第7-(2) 形式主語/分詞による後置修飾 他 [実践英文解釈]



 

実践英文解釈の7回目の2分割の後編です。今回も歯ごたえ十分!

 

歯が折れちゃうかも?!

いや、そこまででは^^

 

では早速、英文解釈に入って行くことにしましょう!

 

目次

 

問題

下記(2)を訳してください。

*今回のお題は(2)の下線部のみです。

*できれば頭の中でなく紙などに実際に書いてみてください。

*辞書使用可(まずはなるべく辞書なしトライしてみてください)

*(1) がまだの方はこちらからお読みいただけます。

 

(1) Naturalists continually refer to external conditions, such as climate, food, etc., as the only possible cause of variation.

(2) In one limited sense, as we shall hereafter see, this may be true; but it is preposterous to attribute to mere external conditions, the structure, for instance, of the woodpecker, with its feet, tail, beak, and tongue, so admirably adapted to catch insects under the bark of trees.
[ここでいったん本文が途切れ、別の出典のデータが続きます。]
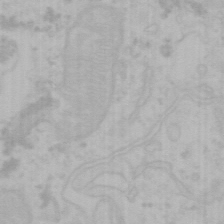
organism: Mouse
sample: Choroid plexus
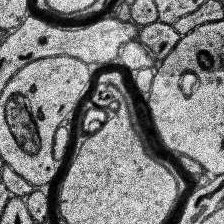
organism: Human
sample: Temporal Lobe
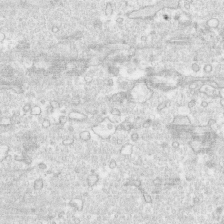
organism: Human
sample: CRL-1474
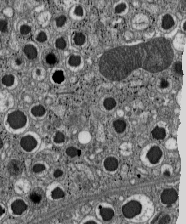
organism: C57BL Mouse
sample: Pancreatic islet
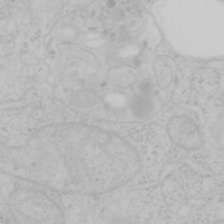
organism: Mouse
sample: OT-I killer T cells with ID8 ovarian cancer cells
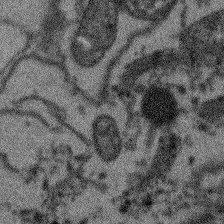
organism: Arabidopsis thaliana
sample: Root tip
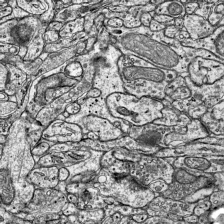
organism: Mouse
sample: Visual Cortex
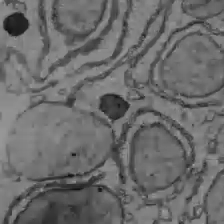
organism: C57BL Mouse
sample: Liver
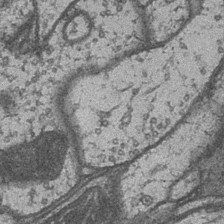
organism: Drosophila
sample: Optic medulla
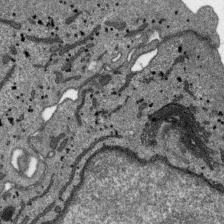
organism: Human
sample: Lung epithelial cells, uninfected (mock) control
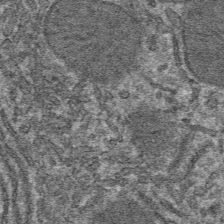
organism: Mouse
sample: Mouse hepatocytes
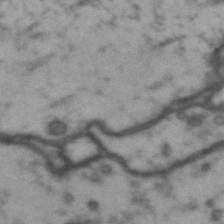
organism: Drosophila
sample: Brain
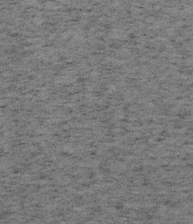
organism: Mouse
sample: OT-I killer T cells with ID8 ovarian cancer cells
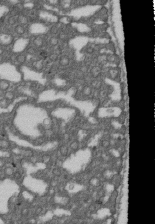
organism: Drosophila
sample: Nephrocyte
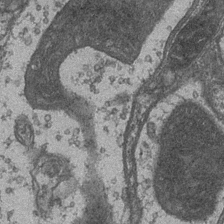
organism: Drosophila
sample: Optic medulla
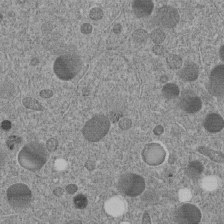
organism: C. elegans
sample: C. elegans embryo early stage
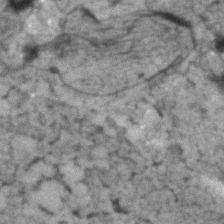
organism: Human
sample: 1205lu cells
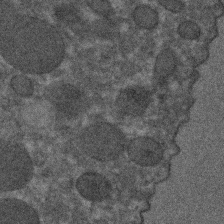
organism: C. elegans
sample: C. elegans embryo
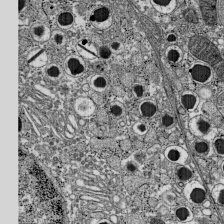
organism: C57BL Mouse
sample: Pancreatic islet
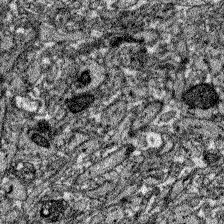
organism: Zebrafish
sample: Larval olfactory bulb
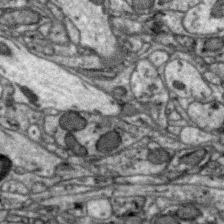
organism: Zebra finch
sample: Brain
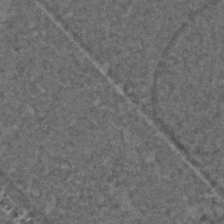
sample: Trachea
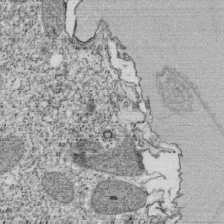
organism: Tetrahymena
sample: Cilia in tetrahymena
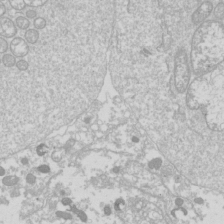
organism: Drosophila
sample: Cell division; meiosis; drosophila spermatocytes
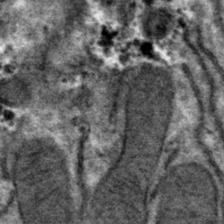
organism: Mouse
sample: Mouse hepatocytes
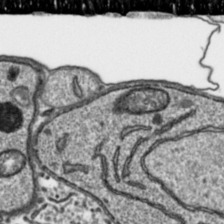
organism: Toxoplasma gondii
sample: Parasites in a vacuole inside a host cell
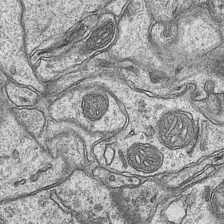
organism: Mouse
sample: CA1 Hippocampus
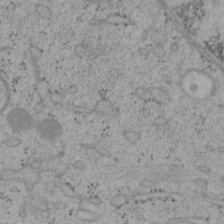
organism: Human
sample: HeLa cells
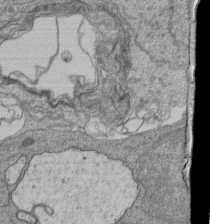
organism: Human
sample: Retinal organoid Rod and Cone cells
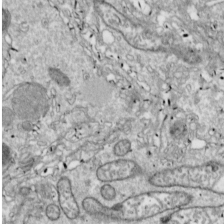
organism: Drosophila
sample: Cell division; meiosis; drosophila spermatocytes
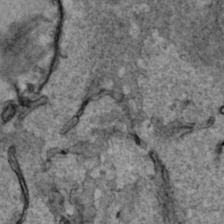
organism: Human
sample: Mitochondria in HCT116 cells
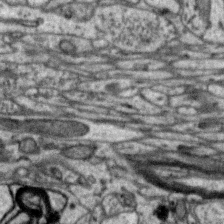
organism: Zebra finch
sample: Brain
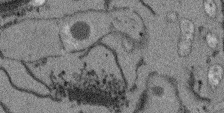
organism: Arabidopsis thaliana
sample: Root tip
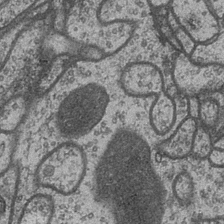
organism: Drosophila
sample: Optic medulla
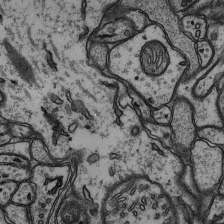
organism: Rat
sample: Hippocampus
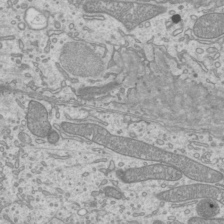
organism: Mouse
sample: Cilia; mouse epididymis
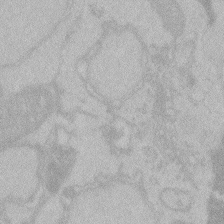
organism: Zebrafish
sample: Macrophage infected with Toxoplasma gondii
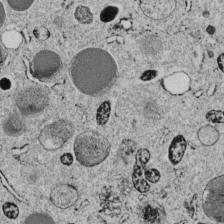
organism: C. elegans
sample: C. elegans embryo early stage

(3) In the case of the mistletoe, which draws its nourishment from certain trees, which has seeds that must be transported by certain birds, and which has flowers with separate sexes absolutely requiring the agency of certain insects to bring pollen from one flower to the other, it is equally preposterous to account for the structure of this parasite, with its relations to several distinct organic beings, by the effects of external conditions, or of habit, or of the volition of the plant itself.

 


On the origin of species. Kindle 版. 

 

解答例

はじめに解答例をお示して、次のセクション以降でどうしてこういう訳になるのかも含めて詳しく解説します!

 

but it is preposterous to attribute to mere external conditions, the structure, for instance, of the woodpecker, with its feet, tail, beak, and tongue, so admirably adapted to catch insects under the bark of trees.
→ 「しかし、たとえばあの脚、尾羽、くちばし、舌を持ち樹皮の下に隠れた昆虫を捕獲することに見事なまでに適応したキツツキの構造を単に外部条件の結果と考えるのはあまりにも無理がある」

 

文の文法解析

さて、なぜ上の訳例になるのかを解き明かすために文型を確認します。

 

後程詳しく解説しますが、この文は it is ~ to不定詞 の形式主語の構文で文法上の主語(S)は it、is が V、preposterous が C で文型は SVC となっています。

 

四角の部分、多い!

 

確かに多いのですが、(意味上のS)とした to attribute から四角で囲った部分すべてがM、つまり文型において考慮されない修飾語句なんです。

 

文型の構成要素については次のようになっています(第7-(1)と同じ表です)。

 

 
文の要素(S、V、O、C)について(再掲)

文の要素(S、V、O、C)としては名詞、動詞、形容詞(またはこれらに相当する句・節)があり、SVOCそれぞれの要素になれる品詞も決まっていて次の通りとなっています。

S(主語):名詞(句・節を含む)
V(動詞):動詞
O(目的語):名詞(句・節を含む)
C(補語):名詞(句・節を含む)、形容詞(句を含む)

*名詞は動名詞も含みます。

 

今回のポイント

次に上の訳を導く上で重要となる次に3つのポイントについてそれぞれ詳しくみていくことにします。

1. It is ~ to 不定詞(形式主語)
2. 目的語(O)が後回しになるパターン
3. 挿入の見極め

 

1. It is ~ to 不定詞(形式主語)

It is ~ to不定詞の形式主語の構文のポイントはずばり次の2つ。 

 

It is to不定詞 のポイント!a. It に意味はない(訳さない)
b. 意味上の主語(真主語)は to不定詞の部分
c. to 不定詞(真主語)の意味上の主語*は for someone/something で表す
   * 文全体の”意味上の主語”と区別が必要

 

例:It is important for you to study English.

 

この It に意味はないので”それ”と訳さず、to 不定詞の部分 to study English=「英語を学ぶこと」がこの”文の意味上の主語”になります。よって for you を無視すると「英語を学ぶことが大事だ」という意味だということになります。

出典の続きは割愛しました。